How to mirror foreman repos - you can help!

Hello,

our download site is hosted on Rackspace (US) and some HTTP traffic is served by Fastly CDN (worldwide). I cannot stress enough how important our sponsors are, thank you very much!

But if you install Foreman regularly (e.g. development, testing RCs) or you want simply to support our community by providing public mirror, rsyncing our content is as easy as:

#!/bin/bash
for what in yum deb downloads; do
  SRC=rsync://rsync.theforeman.org/$what
  DST=/mnt/data/www/foreman-$what
  mkdir -p $DST 2>/dev/null
  rsync -rlvSHP --delete --exclude nightly --exclude scratch $SRC $DST
done

This will get you:

Remove the “–exclude nightly” if you also want nightlies which is not a bad idea at all. Please avoid mirroring around 04:00 UTC when we generate some of our nightly repos. The “scratch” directory is not needed, unless you are discovery image developer.

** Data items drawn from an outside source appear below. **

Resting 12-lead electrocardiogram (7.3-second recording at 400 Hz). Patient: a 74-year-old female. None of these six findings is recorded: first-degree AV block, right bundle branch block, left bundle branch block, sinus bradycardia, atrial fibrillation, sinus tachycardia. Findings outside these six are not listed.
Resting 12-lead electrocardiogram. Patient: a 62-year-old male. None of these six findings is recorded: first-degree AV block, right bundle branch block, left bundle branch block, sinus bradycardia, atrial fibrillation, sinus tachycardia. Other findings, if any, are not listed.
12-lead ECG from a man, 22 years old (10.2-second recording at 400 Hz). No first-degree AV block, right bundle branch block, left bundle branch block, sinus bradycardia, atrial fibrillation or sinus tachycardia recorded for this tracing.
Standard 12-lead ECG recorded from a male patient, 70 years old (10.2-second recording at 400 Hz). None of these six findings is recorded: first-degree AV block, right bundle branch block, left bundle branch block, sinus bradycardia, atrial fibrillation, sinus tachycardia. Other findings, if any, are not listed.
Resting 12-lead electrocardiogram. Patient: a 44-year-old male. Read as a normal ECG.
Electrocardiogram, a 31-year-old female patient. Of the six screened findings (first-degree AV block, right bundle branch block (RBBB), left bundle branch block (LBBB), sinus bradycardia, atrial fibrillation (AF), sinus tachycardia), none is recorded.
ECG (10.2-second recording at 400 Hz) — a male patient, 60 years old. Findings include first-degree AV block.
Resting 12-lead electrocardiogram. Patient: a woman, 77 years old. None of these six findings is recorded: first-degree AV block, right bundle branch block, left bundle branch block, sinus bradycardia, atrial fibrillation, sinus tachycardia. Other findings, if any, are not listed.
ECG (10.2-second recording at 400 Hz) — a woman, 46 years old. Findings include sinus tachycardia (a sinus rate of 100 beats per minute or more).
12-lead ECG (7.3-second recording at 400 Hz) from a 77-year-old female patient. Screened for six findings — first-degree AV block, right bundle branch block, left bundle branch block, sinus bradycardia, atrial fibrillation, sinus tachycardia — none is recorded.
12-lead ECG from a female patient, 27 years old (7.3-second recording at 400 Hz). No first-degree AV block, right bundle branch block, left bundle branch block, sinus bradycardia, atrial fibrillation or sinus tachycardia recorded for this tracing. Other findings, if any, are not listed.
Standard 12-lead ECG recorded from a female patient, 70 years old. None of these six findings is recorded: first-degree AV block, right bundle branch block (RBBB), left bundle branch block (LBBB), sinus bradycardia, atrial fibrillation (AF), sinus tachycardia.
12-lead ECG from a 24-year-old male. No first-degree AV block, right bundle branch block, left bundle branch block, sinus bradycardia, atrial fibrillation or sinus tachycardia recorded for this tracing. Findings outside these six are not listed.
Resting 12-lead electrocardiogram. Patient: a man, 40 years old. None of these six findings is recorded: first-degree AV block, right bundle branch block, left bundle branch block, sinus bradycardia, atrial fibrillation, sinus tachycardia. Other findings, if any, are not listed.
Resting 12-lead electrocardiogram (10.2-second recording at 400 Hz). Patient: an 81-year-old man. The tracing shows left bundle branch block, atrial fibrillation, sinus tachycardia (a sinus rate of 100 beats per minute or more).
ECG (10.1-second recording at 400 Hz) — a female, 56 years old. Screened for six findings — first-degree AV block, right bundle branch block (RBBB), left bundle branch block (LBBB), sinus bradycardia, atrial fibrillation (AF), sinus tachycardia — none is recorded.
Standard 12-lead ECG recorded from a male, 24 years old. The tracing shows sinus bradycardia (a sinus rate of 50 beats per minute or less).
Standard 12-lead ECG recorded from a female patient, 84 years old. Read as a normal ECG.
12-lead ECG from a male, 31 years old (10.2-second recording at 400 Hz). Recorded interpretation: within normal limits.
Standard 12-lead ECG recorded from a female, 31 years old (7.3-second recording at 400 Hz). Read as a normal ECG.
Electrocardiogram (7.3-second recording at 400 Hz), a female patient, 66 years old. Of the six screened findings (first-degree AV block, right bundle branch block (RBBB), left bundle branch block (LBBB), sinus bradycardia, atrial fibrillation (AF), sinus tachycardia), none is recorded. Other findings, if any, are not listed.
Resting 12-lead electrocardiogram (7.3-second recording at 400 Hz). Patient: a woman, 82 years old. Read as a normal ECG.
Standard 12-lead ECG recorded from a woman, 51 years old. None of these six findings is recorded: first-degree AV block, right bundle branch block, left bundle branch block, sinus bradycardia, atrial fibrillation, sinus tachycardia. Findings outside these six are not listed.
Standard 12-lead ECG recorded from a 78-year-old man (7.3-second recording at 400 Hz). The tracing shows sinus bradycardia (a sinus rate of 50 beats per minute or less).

If you are about to set up a public mirror, reach out to us or @Gwmngilfen and we can work together putting this into http listing header text so users can decide.

1 Like

Are you sure rsync:// traffic goes via the CDN? I thought that only captures http(s) traffic. The last thing we need is a spike in our traffic costs caused by good intentions :wink:

That’s what I don’t say, if you get that feeling let me rephrase.

So pricing-wise, would it be better to mirror using @lzap’s rsync script or just run a recursive wget?

Just a wild idea, how about using one of the “distributed web/data” projects, such as ipfs[1] or dat[2] to provide a way for users to mirror the repos on a p2p basis?

[1] - https://ipfs.io/
[2] - https://datproject.org/

We can always use Katello (Foreman :: Plugin documentation index) which works wonderfully for this use case :smile:

2 Likes

Ooh, the burn… :wink:

My wild guess is that rsync is more efficient than http calls, on the other hand mirroring via wget does go through CDN in case of downloads vhost (more to come):

https://projects.theforeman.org/projects/foreman/wiki/Infrastructure_CDN

This depends on our goal. If our goal is “more availability of packages” then mirrors are great. If our goal is “make sure we have a backup of files” then a single rsync mirror, over the internal Rackspace network, is probably better :slight_smile:

I was thinking the former, although I know that long-term goal is to bring everything to Fastly and have everything served via the CDN. But even CDN won’t help if you have poor connection like me - an in-house mirror is great thing to have.

We should definitely do the latter as well, just keep in mind that rsync ... --delete is everything else but a proper backup :slight_smile: Snapshots are also quite bad backups, we need incremental normal backups which can help us with “hey, I think I deleted a file three months ago” problems. I personally like “duplicity” as it is trivial to setup.

Edit: Public mirrors and CDN are complementary tools, if anyone is interested maintaining a mirror let’s have both.

We use Dirvish which is rsync based, and keeps a backup every day for 30 days, and the backup on the first of each month is kept for 6 months.

1 Like

I have a server out there using linnode that I might be able to use for that.

But for that I have two questions:
A. what is the size that is required for the whole mirror (not including nightly)?
B. Doesn’t rsync requires ssh keys to copy things around (or user account)?!

If you scroll up the size is there, up to 60 GB including nightlies. Rsync has it’s own protocol which is often used for public content (our case), but since it is not secured, people tend to prefer SSH wrapper. But it’s not mandatory, just run my shell script and you will see.

:scream: my server is around 20GB including the OS itself, i’ll play with stuff in the weekend and see what I can do.